Flu

I can’t get much of a handle on my mood in the midst of this flu. Between the teeth chattering chills, soaking wet sheets, headaches, nausea and the coughing I’m not even sure where my head is at. I’ve spent the majority of the day in bed either sleeping or shivering. My sense is that I am in a better state then a few days ago, least I’m more connected (even if via a virus). Last thing I wanted for Christmas was the flu, but guess that is what I’ve got. If there is any benefit I’ve started losing the weight the increased seroquel gave me. There is a bright side to everything I guess. I just hope my partner doesn’t catch this. I’ve taken to wiping down everything with clorox wipes. I haven’t left the farm since the session with Beatrice, so hopefully I haven’t shared this with too many.

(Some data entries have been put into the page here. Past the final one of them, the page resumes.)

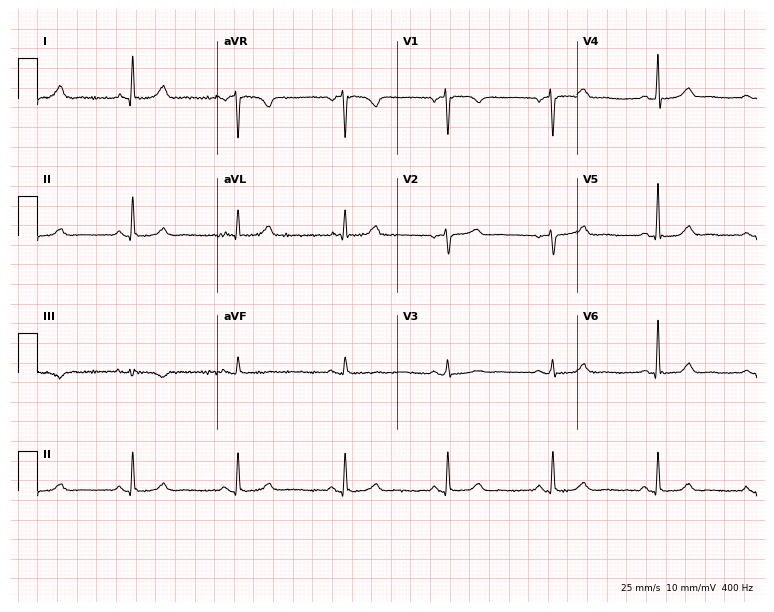
Resting 12-lead electrocardiogram (7.3-second recording at 400 Hz). Patient: a 59-year-old woman. None of these six findings is recorded: first-degree AV block, right bundle branch block (RBBB), left bundle branch block (LBBB), sinus bradycardia, atrial fibrillation (AF), sinus tachycardia.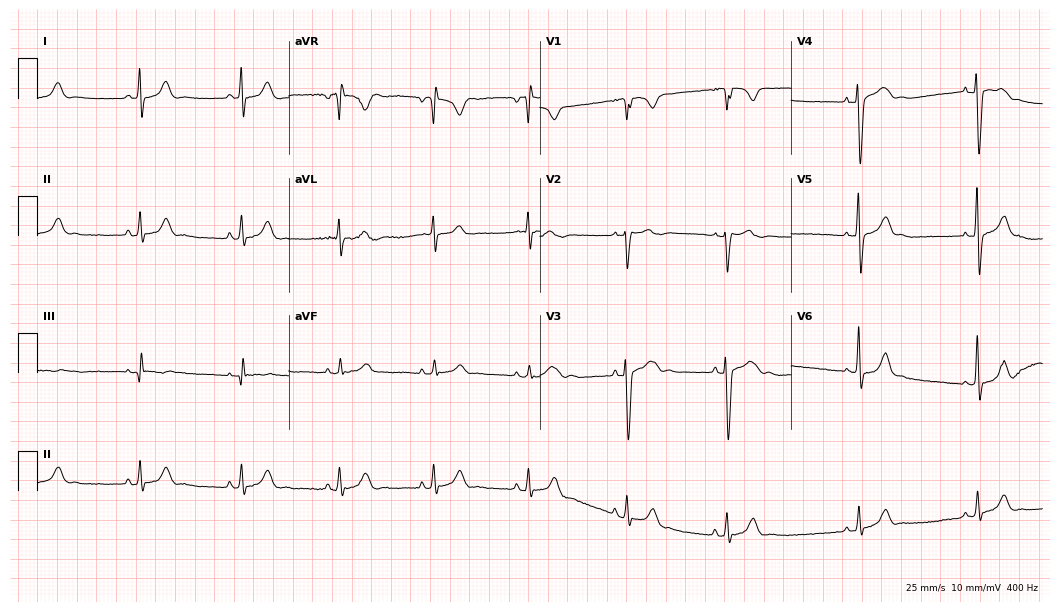
Electrocardiogram, a male patient, 20 years old. Overall reading on record: normal ECG.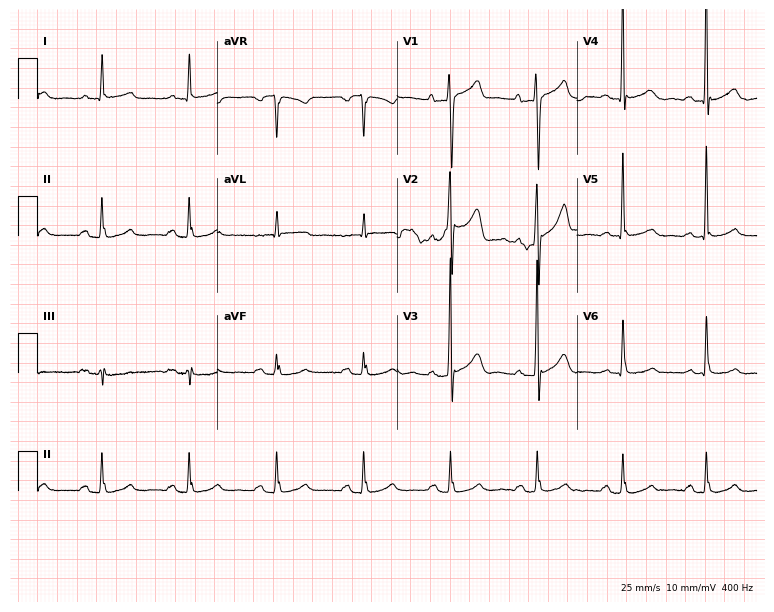
12-lead ECG from a 60-year-old male patient. Labelled as a normal ECG.

I’m glad my mood seems to have steadied. The deep disconnect abated. I wonder if some of it wasn’t from the exhaustion I was feeling in the couple days before these symptoms started. I remember sitting in my recliner just wiped out and wondering why I was so tired. I didn’t even want to get up to go to the bathroom. It was just too much effort. I think that may have been playing into how disconnected I felt. I’m sure I’ll feel better tomorrow, that will be day 5 of this. Off to grab another shot of cold medicine.